— ASSIGNED TASK —
Please return the data that follows precisely as written, but without the images.

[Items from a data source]
=======
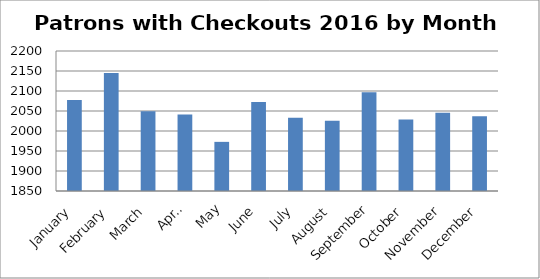
| Category | 2078 |
|---|---|
| January | 2077.806 |
| February | 2145.207 |
| March | 2049.677 |
| April | 2041.333 |
| May | 1972.839 |
| June | 2072.8 |
| July | 2033.032 |
| August | 2025.516 |
| September | 2097 |
| October | 2029.032 |
| November | 2045.9 |
| December | 2037.129 |
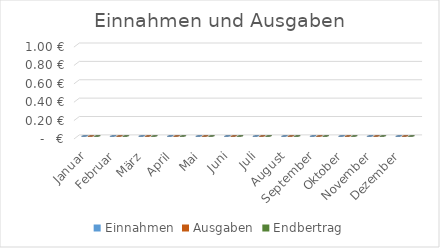
| Category | Einnahmen | Ausgaben | Endbertrag |
|---|---|---|---|
| Januar | 0 | 0 | 0 |
| Februar | 0 | 0 | 0 |
| März | 0 | 0 | 0 |
| April | 0 | 0 | 0 |
| Mai | 0 | 0 | 0 |
| Juni | 0 | 0 | 0 |
| Juli | 0 | 0 | 0 |
| August | 0 | 0 | 0 |
| September | 0 | 0 | 0 |
| Oktober | 0 | 0 | 0 |
| November | 0 | 0 | 0 |
| Dezember | 0 | 0 | 0 |
=======
— RESPONSE BELOW —
| Category | 2078 |
|---|---|
| January | 2077.806 |
| February | 2145.207 |
| March | 2049.677 |
| April | 2041.333 |
| May | 1972.839 |
| June | 2072.8 |
| July | 2033.032 |
| August | 2025.516 |
| September | 2097 |
| October | 2029.032 |
| November | 2045.9 |
| December | 2037.129 |
| Category | Einnahmen | Ausgaben | Endbertrag |
|---|---|---|---|
| Januar | 0 | 0 | 0 |
| Februar | 0 | 0 | 0 |
| März | 0 | 0 | 0 |
| April | 0 | 0 | 0 |
| Mai | 0 | 0 | 0 |
| Juni | 0 | 0 | 0 |
| Juli | 0 | 0 | 0 |
| August | 0 | 0 | 0 |
| September | 0 | 0 | 0 |
| Oktober | 0 | 0 | 0 |
| November | 0 | 0 | 0 |
| Dezember | 0 | 0 | 0 |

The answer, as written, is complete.